Tabelle 1: Beispiel für Ergebnis-Veränderungen bei Abweichung von der Gesamtjahresbetrachtung.

Einfluß von Randbedingungen

Ein weites Feld sind die Beeinflussungsmöglichkeiten von Prozentgrößen und Nutzung deren optischer Wirkung. Zu dieser Kategorie gehören z.B. "Sommerwirkungsgrade", die hin und wieder beim Vergleich von Warmwassersystemen angeführt werden. Den Mechanismus zeigt Tabelle 1. Im Beispiel wird von 8 kWh täglichem Warmwasserbedarf ausgegangen.

System 1 Das System besteht aus einem indirekt beheizten Speicher mit 1,3 kWh und einem Heizkessel mit 3 kWh täglichem Wärmeverlust.
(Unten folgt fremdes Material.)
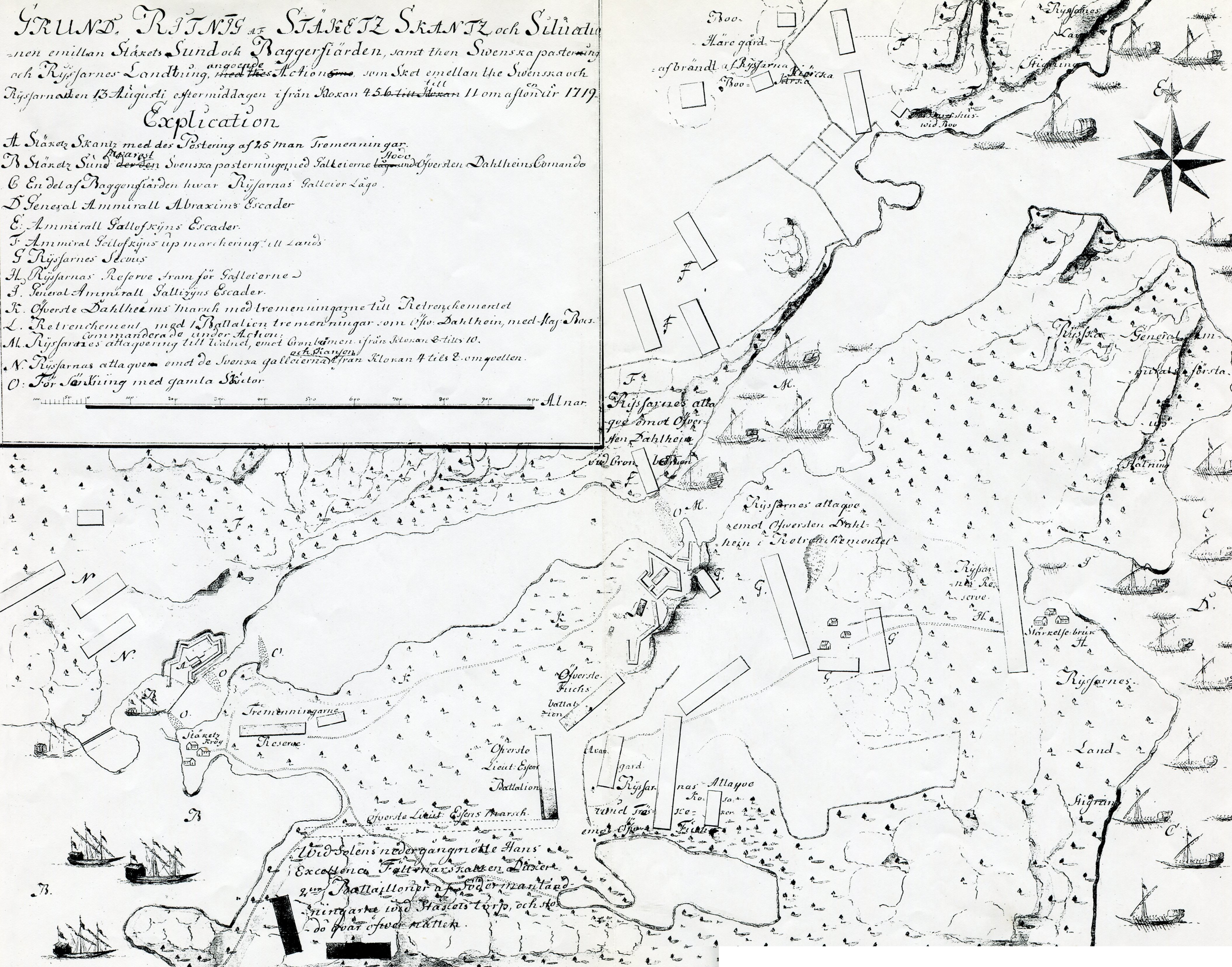 Slaget vid Stäket: Den taktiska uppställningen vid slagets början. I vänstra delen av bilden skansen vid Stäkesund på Boo sidan. Till höger skansen vid Knapens hål på Skogsö där själva huvudstriden ägde rum. Kartan är gjord av Baltzar von Dahlheims son och inte helt tillförlitlig.

Während der 275 Heiztage ist der Kesselverlust der Heizung und nicht dem Warmwasser zuzuordnen.

System 2 Das System besteht aus einem direkt beheizten Warmwasserspeicher mit 2,5 kWh täglichem Wärmeverlust.

Ein Wirtschaftlichkeitsvergleich kann in aller Regel nur über das Gesamtjahr gehen. Die zeitliche Eingrenzung auf den Sommer würde den Sachverhalt umkehren und System 2 begünstigen. Die Eingrenzung allein auf die Heizperiode würde System 1 als zu vorteilhaft erscheinen lassen.

Die Methode gezielter zeitlicher Eingrenzungen (mit nicht immer lauteren Absichten) ist weit verbreitet. Es geht von "Wirtschaftlichkeitsbetrachtungen" der gezeigten Art bis hin zur Beurteilung und "Bewertung" ausgesuchter, zeitweise auftretender Betriebssituationen.

Fazit

Wie die wenigen Beispiele zeigen, muß mit Prozentgrößen in der Heiztechnik prinzipiell kritisch umgegangen werden. Nur z.B. Normnutzungsgrade sind vergleichbar. Aber auch sie sagen nichts darüber aus, ob die dahinterstehenden Verluste akzeptabel sind oder nicht. 10% Brennstoffverluste sind bei 500 m3 Gasverbrauch sicher eher zu verschmerzen als 5% bei 10.000 m3. Allerdings zeigt die Praxis häufig das genaue Gegenteil: Daß die 10% mehr Aufmerksamkeit finden, als die 5%. Offensichtlich liegt das im Wesen von Prozentgrößen.